==== Data supplied

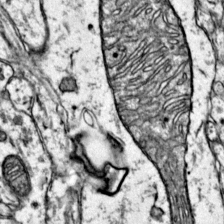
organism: Mouse
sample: Primary visual cortex
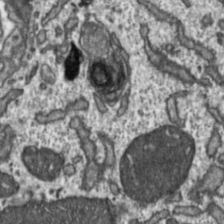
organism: Toxoplasma gondii
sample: Parasites in a vacuole inside a host cell
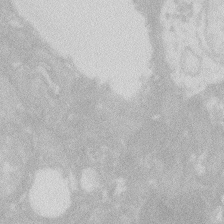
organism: Zebrafish
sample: Macrophage
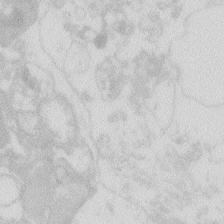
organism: Zebrafish
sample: Macrophage
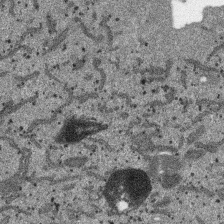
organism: Human
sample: Lung epithelial cells infected with SARS-CoV-2
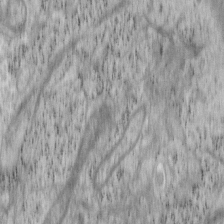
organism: Human
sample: HeLa cells
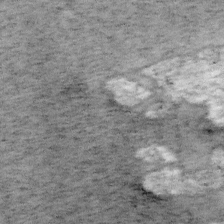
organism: Mouse
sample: OT-I killer T cells with ID8 ovarian cancer cells
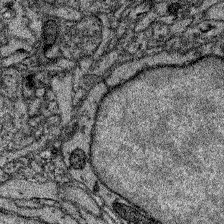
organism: Zebrafish
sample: Larval olfactory bulb
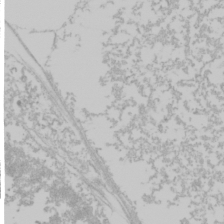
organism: Mouse
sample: Cancer cell death in ED-1 cells
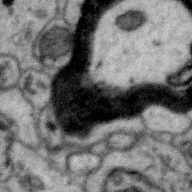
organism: Zebra finch
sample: Brain
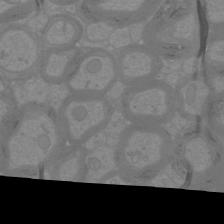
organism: Mouse
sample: Cortical neurons
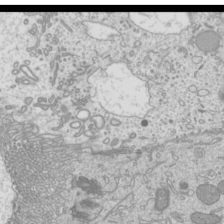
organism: Mouse
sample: Cilia; mouse epididymis
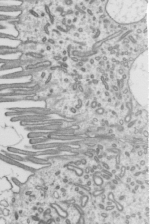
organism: Mouse
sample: Mouse epididymis efferent ductule cilia
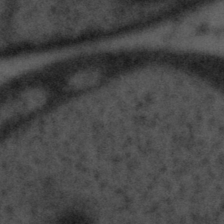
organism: Tuwongella immobilis
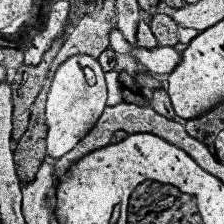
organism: Human
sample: Temporal Lobe
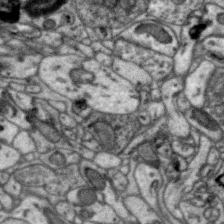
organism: Zebra finch
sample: Brain
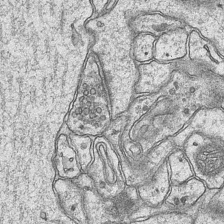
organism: Mouse
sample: CA1 Hippocampus
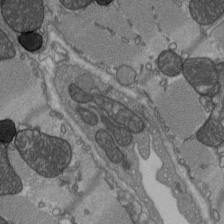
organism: C57BL Mouse
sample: Heart
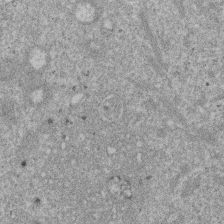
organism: Mouse
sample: Dividing mouse embryo 1 cell stage
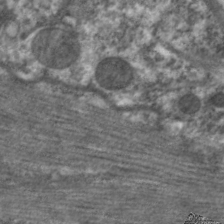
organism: C. elegans
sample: Pharynx
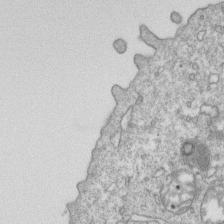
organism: Mouse
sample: Activated OT-1 CD8+ T cells
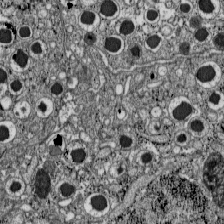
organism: C57BL Mouse
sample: Pancreatic islet
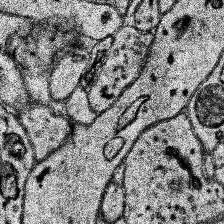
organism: Human
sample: Temporal Lobe
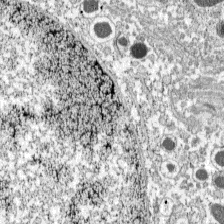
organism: C57BL Mouse
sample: Pancreatic islet
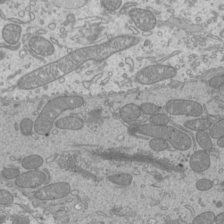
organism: Mouse
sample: Cilia; mouse epididymis
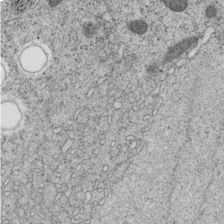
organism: C. elegans
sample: C. elegans embryo early stage
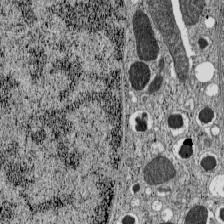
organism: C57BL Mouse
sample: Pancreatic islet
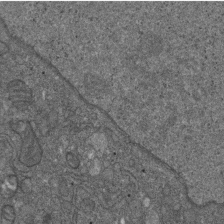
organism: Drosophila
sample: Nephrocyte
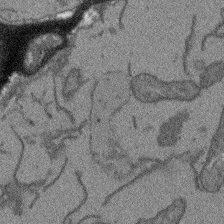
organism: Arabidopsis thaliana
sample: Root tip
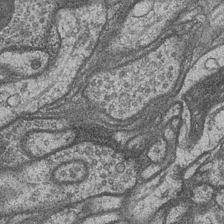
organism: Drosophila
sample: Optic medulla
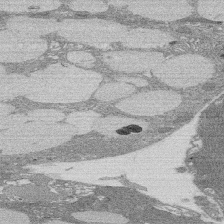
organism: Rat
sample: Salivary granule
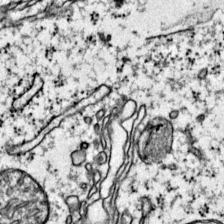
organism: Mouse
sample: Primary visual cortex
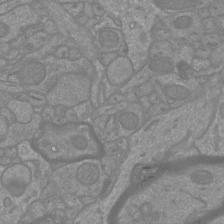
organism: Mouse
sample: Cortical neurons
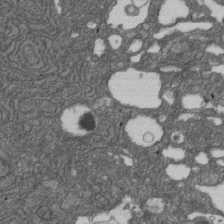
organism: Drosophila
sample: Nephrocyte
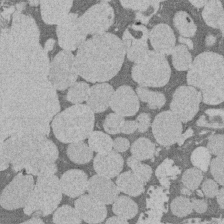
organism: Rat
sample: Salivary granule

========

Goal of the exercise: Apart from the pictures, repeat the data above exactly.

Answer area:
organism: Mouse
sample: Primary visual cortex
organism: Toxoplasma gondii
sample: Parasites in a vacuole inside a host cell
organism: Zebrafish
sample: Macrophage
organism: Zebrafish
sample: Macrophage
organism: Human
sample: Lung epithelial cells infected with SARS-CoV-2
organism: Human
sample: HeLa cells
organism: Mouse
sample: OT-I killer T cells with ID8 ovarian cancer cells
organism: Zebrafish
sample: Larval olfactory bulb
organism: Mouse
sample: Cancer cell death in ED-1 cells
organism: Zebra finch
sample: Brain
organism: Mouse
sample: Cortical neurons
organism: Mouse
sample: Cilia; mouse epididymis
organism: Mouse
sample: Mouse epididymis efferent ductule cilia
organism: Tuwongella immobilis
organism: Human
sample: Temporal Lobe
organism: Zebra finch
sample: Brain
organism: Mouse
sample: CA1 Hippocampus
organism: C57BL Mouse
sample: Heart
organism: Mouse
sample: Dividing mouse embryo 1 cell stage
organism: C. elegans
sample: Pharynx
organism: Mouse
sample: Activated OT-1 CD8+ T cells
organism: C57BL Mouse
sample: Pancreatic islet
organism: Human
sample: Temporal Lobe
organism: C57BL Mouse
sample: Pancreatic islet
organism: Mouse
sample: Cilia; mouse epididymis
organism: C. elegans
sample: C. elegans embryo early stage
organism: C57BL Mouse
sample: Pancreatic islet
organism: Drosophila
sample: Nephrocyte
organism: Arabidopsis thaliana
sample: Root tip
organism: Drosophila
sample: Optic medulla
organism: Rat
sample: Salivary granule
organism: Mouse
sample: Primary visual cortex
organism: Mouse
sample: Cortical neurons
organism: Drosophila
sample: Nephrocyte
organism: Rat
sample: Salivary granule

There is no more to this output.